Can an Agent actually use this Skill effectively?

| Score | Criteria |
|-------|----------|
| 0-5 | Confusing, incomplete, or untested guidance |
| 6-10 | Usable but with noticeable gaps |
| 11-13 | Clear guidance for common cases |
| 14-15 | Comprehensive: edge cases, error handling, decision trees |

**Check for:** Decision trees for multi-path scenarios, working code examples, error handling/fallbacks, edge cases covered

---

## NEVER Do When Evaluating

- Give high scores just because it "looks professional"
- Ignore token waste — every redundant paragraph = deduction
- Let length impress you — 43-line Skill can outperform 500-line Skill
- Skip mentally testing the decision trees
- Forgive explaining basics with "provides helpful context"
- Overlook missing anti-patterns
- Undervalue the description field — poor description = skill never gets used
- Put "when to use" info only in the body (agent only sees description before loading)

---

## Evaluation Protocol

### Step 1: Knowledge Delta Scan

Read SKILL.md and mark each section:
- **[E] Expert**: Claude doesn't know this — value-add
- **[A] Activation**: Claude knows but reminder useful — acceptable
- **[R] Redundant**: Claude knows this — should delete

Calculate ratio: E:A:R (target >70:20:10)

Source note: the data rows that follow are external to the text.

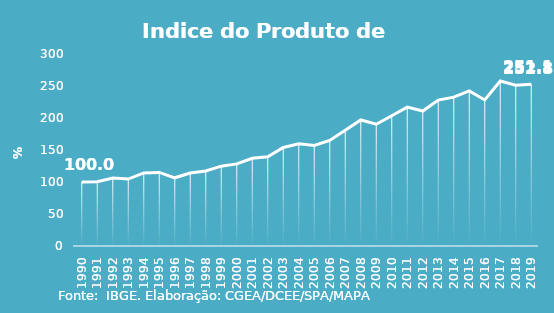
| Category | Indice de Prod. base 1990 |
|---|---|
| 1990.0 | 100 |
| 1991.0 | 100.275 |
| 1992.0 | 106.203 |
| 1993.0 | 104.57 |
| 1994.0 | 114.164 |
| 1995.0 | 115.024 |
| 1996.0 | 106.552 |
| 1997.0 | 114.037 |
| 1998.0 | 117.319 |
| 1999.0 | 124.734 |
| 2000.0 | 128.293 |
| 2001.0 | 136.975 |
| 2002.0 | 139.51 |
| 2003.0 | 153.868 |
| 2004.0 | 159.641 |
| 2005.0 | 157.136 |
| 2006.0 | 164.858 |
| 2007.0 | 180.781 |
| 2008.0 | 196.91 |
| 2009.0 | 190.309 |
| 2010.0 | 203.581 |
| 2011.0 | 217.041 |
| 2012.0 | 210.932 |
| 2013.0 | 228.009 |
| 2014.0 | 232.562 |
| 2015.0 | 242.318 |
| 2016.0 | 228.239 |
| 2017.0 | 257.766 |
| 2018.0 | 251.095 |
| 2019.0 | 252.819 |

### Step 2: Structure Analysis

```
[ ] Valid frontmatter (name ≤64 chars, comprehensive description)
[ ] Total lines in SKILL.md
[ ] Reference files and sizes
[ ] Pattern identification (Mindset/Navigation/Philosophy/Process/Tool)
[ ] Loading triggers present (if references exist)
```

### Step 3: Score Each Dimension

For each dimension: find evidence, assign score, note improvements if < max

### Step 4: Calculate Total & Grade

| Grade | Percentage | Meaning |
|-------|------------|---------|
| A | 90%+ (108+) | Excellent — production-ready |
| B | 80-89% (96-107) | Good — minor improvements needed |
| C | 70-79% (84-95) | Adequate — clear improvement path |
| D | 60-69% (72-83) | Below Average — significant issues |
| F | <60% (<72) | Poor — needs fundamental redesign |

### Step 5: Generate Report

```markdown
# Skill Evaluation Report: [Skill Name]

## Summary
- **Total Score**: X/120 (X%)
- **Grade**: [A/B/C/D/F]
- **Pattern**: [Mindset/Navigation/Philosophy/Process/Tool]
- **Knowledge Ratio**: E:A:R = X:Y:Z
- **Verdict**: [One sentence]

## Dimension Scores
| Dimension | Score | Max | Notes |
|-----------|-------|-----|-------|
| D1: Knowledge Delta | X | 20 | |
| D2: Mindset + Procedures | X | 15 | |
| D3: Anti-Pattern Quality | X | 15 | |
| D4: Specification Compliance | X | 15 | |
| D5: Progressive Disclosure | X | 15 | |
| D6: Freedom Calibration | X | 15 | |
| D7: Pattern Recognition | X | 10 | |
| D8: Practical Usability | X | 15 | |

## Critical Issues
[Must-fix problems]

## Top 3 Improvements
1. [Highest impact with specific guidance]
2. [Second priority]
3. [Third priority]
```

---

## Common Failure Patterns

| Pattern | Symptom | Fix |
|---------|---------|-----|
| **Tutorial** | Explains what X is, basic library usage | Delete basics. Focus on expert decisions. |
| **Dump** | 800+ lines, everything included | Core in SKILL.md (<300), details in references/ |
| **Orphan References** | References exist but never loaded | Add "MANDATORY - READ" at decision points |
| **Checkbox Procedure** | Step 1, Step 2... mechanical | Transform to "Before doing X, ask yourself..." |
| **Vague Warning** | "Be careful", "avoid errors" | Specific NEVER list with concrete examples |
| **Invisible Skill** | Great content, rarely activated | Fix description: WHAT + WHEN + KEYWORDS |
| **Wrong Location** | "When to use" in body, not description | Move triggers to description field |
| **Over-Engineered** | README, CHANGELOG, CONTRIBUTING | Delete. Only what Agent needs for the task. |

---

## The Meta-Question

> **"Would an expert in this domain say: 'Yes, this captures knowledge that took me years to learn'?"**

If yes → genuine value. If no → compressing what Claude already knows.

The best Skills are **compressed expert brains** — 10 years of experience in 50 lines.